Manor Care to spin off Choice Hotels It will concentrate on its growing health care business

Wall Street likes the move

'What they are doing is unlocking value in the lodging business'

March 08, 1996|By M. William Salganik | M. William Salganik,SUN STAFF

Manor Care Inc. said yesterday that it will spin off its lodging division in a separate company, allowing it to concentrate on its growing health care business.

"This gives us the ability to focus more intensely on each business," said Don Landry, president of Choice Hotels International, which will be spun off to stockholders in a tax-free transaction. "The businesses are completely different."

Initially, the businesses were combined "to create mass and borrowing capacity" when the company went public about 15 years ago, he said, but "both are now of sufficient size, cash flow and borrowing capacity to stand on their own."

The firm, with headquarters in Silver Spring, said the split will take six to eight months to accomplish. Holders of Manor Care stock will receive a proportionate amount of stock in Choice Hotels. For example, someone who owned 1 percent of Manor Care's 62 million outstanding shares would receive 1 percent of Choice Hotels stock.

Analysts praised the move, which had been expected, and the stock market reacted positively. Manor Care stock closed at $42, up $3, or 7.7 percent, for the day. "The breakup value is higher than the value of the combined company," said D. Scott Mackesy, an analyst with Dean Witter Reynolds in New York. "What they are doing is unlocking some of the value in the lodging business."

Although assets and debt remain to be allocated between the two companies, analysts estimated that Choice Hotels would be worth $650 million to $900 million.

While some investors "like a holding company strategy because of the diversification," more prefer a "pure play," where they can judge the risks and upside potential of a business in a single industry with "less moving parts," said Sheryl Skolnick, an analyst in the New York office of Robertson, Stephens & Co.

"I'm a health care analyst -- I look at lodging and I yawn. So they had an underappreciated asset on that side," said Joel M. Ray, an analyst with Wheat First Butcher Singer in Richmond.

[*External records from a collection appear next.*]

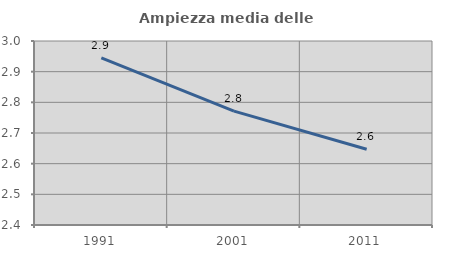
| Category | Ampiezza media delle famiglie |
|---|---|
| 1991.0 | 2.945 |
| 2001.0 | 2.771 |
| 2011.0 | 2.647 |
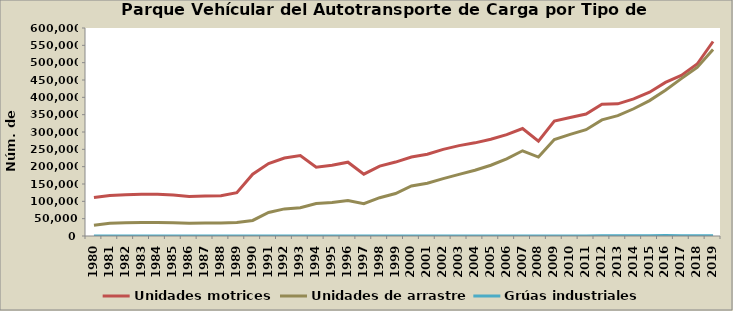
| Category | Unidades motrices | Unidades de arrastre | Grúas industriales |
|---|---|---|---|
| 1980.0 | 110810 | 31120 | 0 |
| 1981.0 | 117090 | 36760 | 0 |
| 1982.0 | 119309 | 38216 | 0 |
| 1983.0 | 120702 | 38639 | 0 |
| 1984.0 | 120702 | 38639 | 0 |
| 1985.0 | 117956 | 38317 | 0 |
| 1986.0 | 114000 | 36500 | 0 |
| 1987.0 | 115092 | 37245 | 0 |
| 1988.0 | 115897 | 37506 | 0 |
| 1989.0 | 124897 | 39113 | 0 |
| 1990.0 | 178130 | 44853 | 0 |
| 1991.0 | 209060 | 67865 | 0 |
| 1992.0 | 224913 | 78233 | 0 |
| 1993.0 | 232203 | 81307 | 0 |
| 1994.0 | 198273 | 93827 | 0 |
| 1995.0 | 204117 | 96638 | 0 |
| 1996.0 | 212909 | 102409 | 0 |
| 1997.0 | 178332 | 92999 | 0 |
| 1998.0 | 201587 | 110530 | 0 |
| 1999.0 | 213292 | 122619 | 126 |
| 2000.0 | 227847 | 144225 | 191 |
| 2001.0 | 235767 | 152341 | 212 |
| 2002.0 | 250025 | 165601 | 221 |
| 2003.0 | 260645 | 177864 | 251 |
| 2004.0 | 268725 | 189568 | 256 |
| 2005.0 | 279112 | 204186 | 266 |
| 2006.0 | 292418 | 222580 | 281 |
| 2007.0 | 310013 | 245843 | 294 |
| 2008.0 | 273455 | 227806 | 277 |
| 2009.0 | 331686 | 278133 | 329 |
| 2010.0 | 342064 | 293053 | 351 |
| 2011.0 | 351705 | 306700 | 355 |
| 2012.0 | 380342 | 334858 | 483 |
| 2013.0 | 381250 | 347112 | 684 |
| 2014.0 | 395552 | 367051 | 877 |
| 2015.0 | 414790 | 390563 | 1052 |
| 2016.0 | 443058 | 420553 | 1224 |
| 2017.0 | 463016 | 453916 | 449 |
| 2018.0 | 496057 | 486335 | 464 |
| 2019.0 | 561061 | 537813 | 497 |
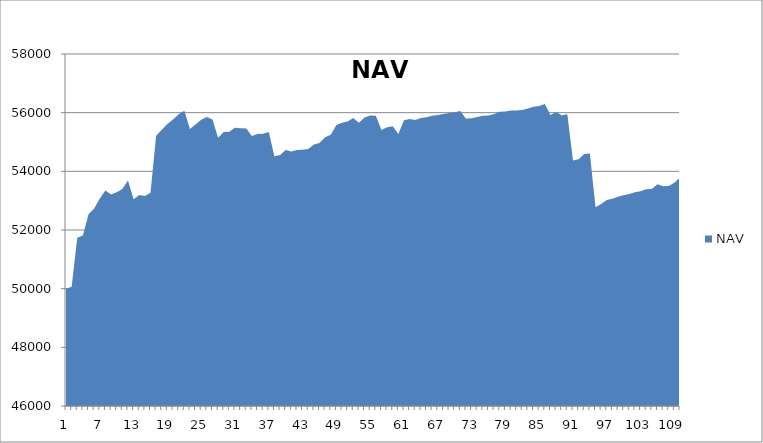
| Category | NAV |
|---|---|
| 0 | 50000 |
| 1 | 50069.444 |
| 2 | 51736.444 |
| 3 | 51809.343 |
| 4 | 52539.343 |
| 5 | 52733.57 |
| 6 | 53070.527 |
| 7 | 53346.212 |
| 8 | 53210.13 |
| 9 | 53285.788 |
| 10 | 53396.685 |
| 11 | 53684.185 |
| 12 | 53050.597 |
| 13 | 53191.058 |
| 14 | 53162.649 |
| 15 | 53270.317 |
| 16 | 55214.762 |
| 17 | 55418.583 |
| 18 | 55617.273 |
| 19 | 55770.477 |
| 20 | 55945.477 |
| 21 | 56069.601 |
| 22 | 55444.601 |
| 23 | 55597.925 |
| 24 | 55757.558 |
| 25 | 55851.308 |
| 26 | 55764.06 |
| 27 | 55148.361 |
| 28 | 55340.028 |
| 29 | 55349.317 |
| 30 | 55485.393 |
| 31 | 55468.704 |
| 32 | 55461.038 |
| 33 | 55205.356 |
| 34 | 55270.356 |
| 35 | 55282.57 |
| 36 | 55341.011 |
| 37 | 54517.482 |
| 38 | 54554.291 |
| 39 | 54731.016 |
| 40 | 54679.093 |
| 41 | 54730.595 |
| 42 | 54736.73 |
| 43 | 54765.085 |
| 44 | 54915.643 |
| 45 | 54969.86 |
| 46 | 55164.665 |
| 47 | 55247.746 |
| 48 | 55575.668 |
| 49 | 55657.905 |
| 50 | 55701.032 |
| 51 | 55819.28 |
| 52 | 55652.834 |
| 53 | 55838.604 |
| 54 | 55905.769 |
| 55 | 55898.888 |
| 56 | 55410.9 |
| 57 | 55504.564 |
| 58 | 55537.603 |
| 59 | 55268.471 |
| 60 | 55737.858 |
| 61 | 55785.708 |
| 62 | 55749.829 |
| 63 | 55815.591 |
| 64 | 55842.34 |
| 65 | 55894.021 |
| 66 | 55916.828 |
| 67 | 55955.697 |
| 68 | 55991.896 |
| 69 | 56012.065 |
| 70 | 56060.293 |
| 71 | 55791.443 |
| 72 | 55810.674 |
| 73 | 55852.843 |
| 74 | 55892.018 |
| 75 | 55900.069 |
| 76 | 55955.739 |
| 77 | 56030.918 |
| 78 | 56036.168 |
| 79 | 56069.975 |
| 80 | 56071.656 |
| 81 | 56090.406 |
| 82 | 56141.798 |
| 83 | 56199.159 |
| 84 | 56228.237 |
| 85 | 56292.573 |
| 86 | 55924.369 |
| 87 | 56019.106 |
| 88 | 55916.165 |
| 89 | 55950.09 |
| 90 | 54367.13 |
| 91 | 54411.811 |
| 92 | 54588.933 |
| 93 | 54611.197 |
| 94 | 52777.117 |
| 95 | 52883.107 |
| 96 | 53025.651 |
| 97 | 53064.908 |
| 98 | 53135.652 |
| 99 | 53186.005 |
| 100 | 53229.789 |
| 101 | 53290.192 |
| 102 | 53319.038 |
| 103 | 53392.112 |
| 104 | 53401.462 |
| 105 | 53559.878 |
| 106 | 53489.526 |
| 107 | 53501.684 |
| 108 | 53607.597 |
| 109 | 53785.178 |
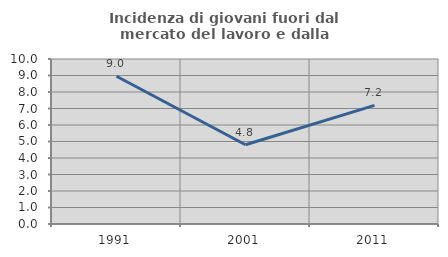
| Category | Incidenza di giovani fuori dal mercato del lavoro e dalla formazione  |
|---|---|
| 1991.0 | 8.953 |
| 2001.0 | 4.805 |
| 2011.0 | 7.187 |

Ms. Skolnick said both the lodging and health companies need capital to grow, and both would likely have better access to that capital after the split -- the health care company because it had less debt on its balance sheet, the lodging company because it would be easier to analyze.

The health care side has been producing about three-quarters of Manor Care's revenue -- $300 million for the quarter ended Nov. 30, compared with $95 million from hotels. The health division owns 197 nursing homes and other health facilities totaling 26,152 beds in 28 states. It also owns controlling interests in two other publicly traded health companies, Vitalink Pharmacy Services and In Home Health Inc.

Choice Hotels owns or franchises more than 3,600 hotels with 310,000 rooms open or under development in 30 countries. It operates under the brand names Quality, Comfort, Clarion, Sleep, Rodeway, Econo Lodge and MainStay Suites.

Stewart Bainum Jr., chairman and CEO of Manor Care, will hold the same title for the new hotel company. Most of the hotel firm's board members will come from the Manor Care board, including Stewart Bainum, father of the chairman. The elder Mr. Bainum founded the company in 1939 and, with his son, still controls it. But the hotel and health management teams have been separated over the past two years, Mr. Landry said -- not necessarily to pave the way for a spinoff but to bring management closer to the customer. He said the split will have no effect on employment at the Silver Spring headquarters, now about 1,000. The combined company has about 38,000 employees worldwide.

Mr. Landry, who has been president of the lodging division, will be president of Choice Hotels. Don Tomasso, who has been president of the health care division, will be president of Manor Care.

The lodging division has been buying properties aggressively in a depressed market -- it owned 11 hotels 3 1/2 years ago and has bought 53, Mr. Landry said.

The company has indicated that it would sell off most of these eventually. Mr. Landry said those plans were unaffected by the spinoff. "The plan has always been to monetize those hotel assets at some point, to take capital back out," he said. While the company is not selling hotels yet -- in fact, it is still buying -- it is possible it will start selling within six months and probable within two years, he said.

The split occurs at a time when the hotel business is rebounding from a slump -- and while spinoffs are gaining popularity on Wall Street. According to Bloomberg Business News, 18 such deals have been announced so far this year -- double the number in the same period last year.